Feb 08 , 2010
You’ll get no argument from me. The utility business and energy is pretty complicated. Not everyone understands it completely, and that’s part of the reason Avista created this blog – to keep us all ‘in the know’.
Well, the folks at ESource
have created a funny and interesting video, “to learn what everyday people think about the smart grid, utility bills, and how they can save energy.”
They approached people on the street and asked them some of the common things that utility folks talk about every day. I suspect that if you’re being honest, you’d have answered some of these questions the same way.
Nov 12 , 2009
Earlier this week I received an e-mail from an Avista customer named Steve who wanted to know about time of use rates. Coincidentally on Wednesday we had a similar question and answer published in e.view, an Avista employee publication.
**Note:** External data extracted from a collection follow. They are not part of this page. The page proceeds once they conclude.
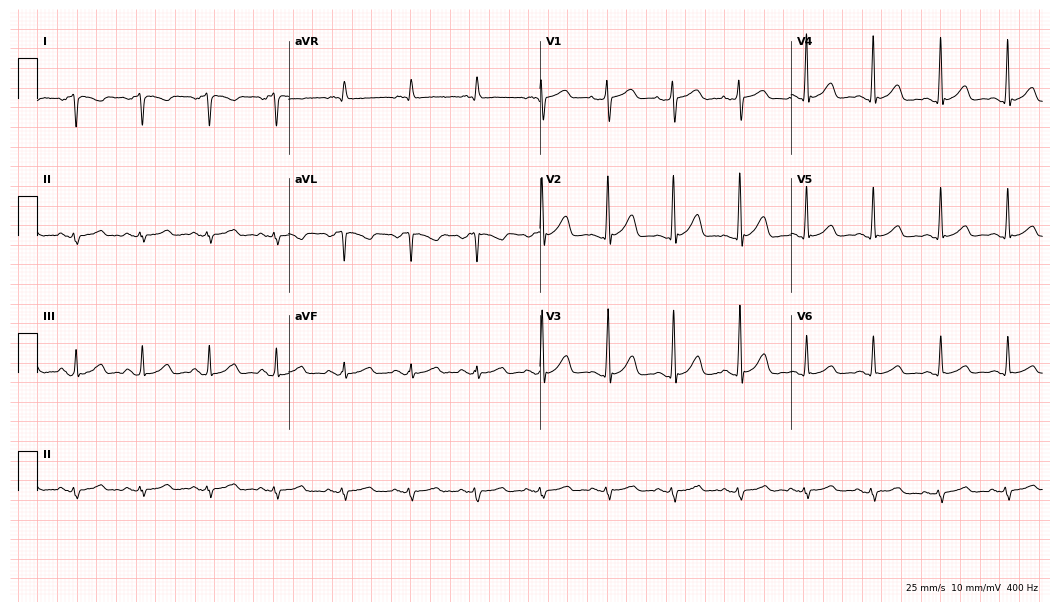
12-lead ECG from a female patient, 54 years old. No first-degree AV block, right bundle branch block, left bundle branch block, sinus bradycardia, atrial fibrillation or sinus tachycardia recorded for this tracing. Only these six findings were labelled.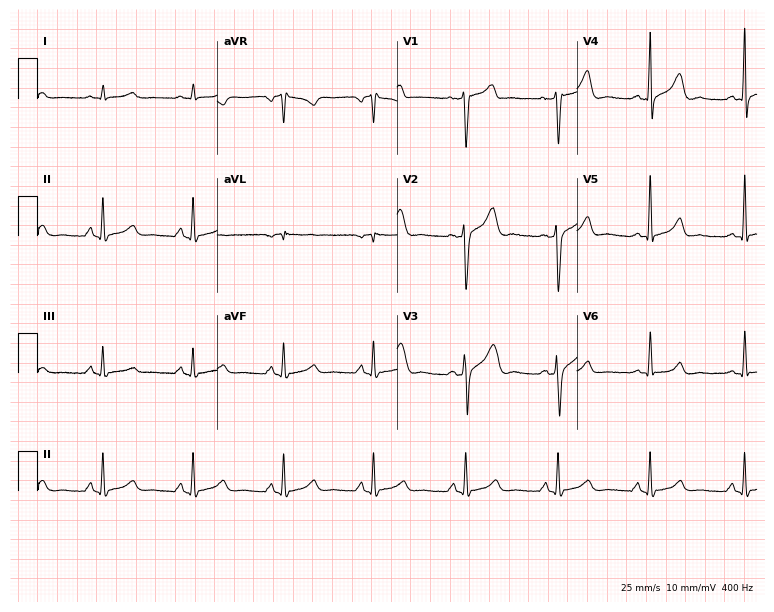
Standard 12-lead ECG recorded from a 63-year-old male patient. Read as a normal ECG.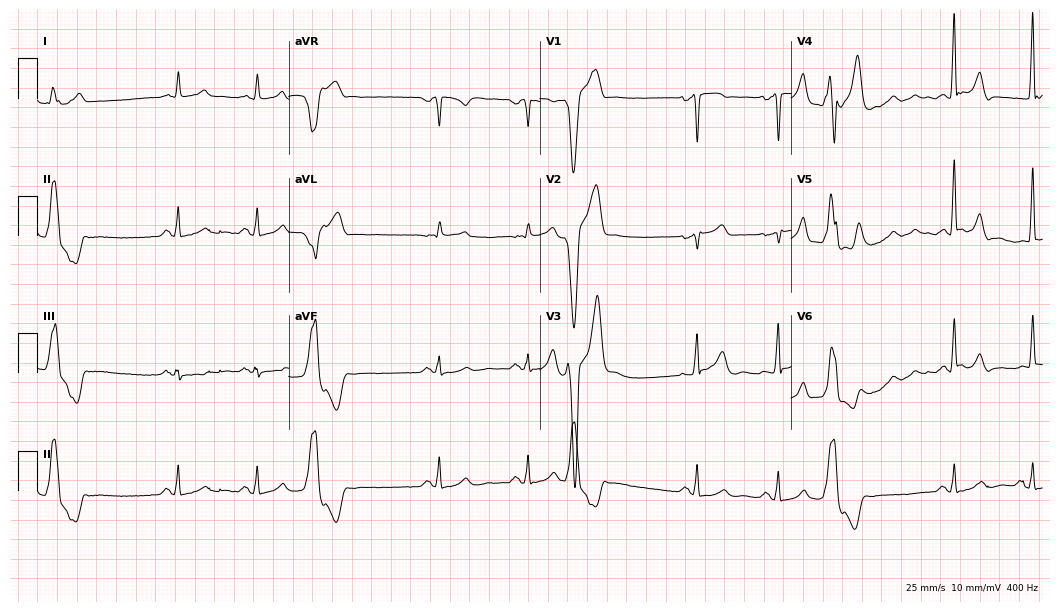
12-lead ECG from a 47-year-old male (10.2-second recording at 400 Hz). No first-degree AV block, right bundle branch block, left bundle branch block, sinus bradycardia, atrial fibrillation or sinus tachycardia recorded for this tracing.

The info, provided here by Communications Manager Hugh Imhof is good stuff, so – here’s a Q and A about smart grid, peak power usage and time of use rates.
Question: I have been hearing a lot about smart grid technology and how the utilities will have the ability to turn off appliances especially during times of peak power usage. How do I found out when Avista's peak power usage hours are in my area? Thank you!
Answer: Smart grid technology will mean a number of different things for the electric system. Mainly it is a way to provide automation, using two-way communications within the grid, in order to increase efficiency and reliability, thereby reducing the need for new generation resources.
There is technology involved that would allow customers to monitor and better understand their usage and adjust it for greater efficiency and a savings on their bill. If customers allow us to, the utility will also have the ability to send signals to the home to reduce demand during heavy load periods (extreme weather conditions for example). This could mean turning the thermostat up or down a couple of degrees, or turning off the water heater for a couple of hours… something along those lines. By doing this we reduce overall demand and don’t have to buy expensive power on the market.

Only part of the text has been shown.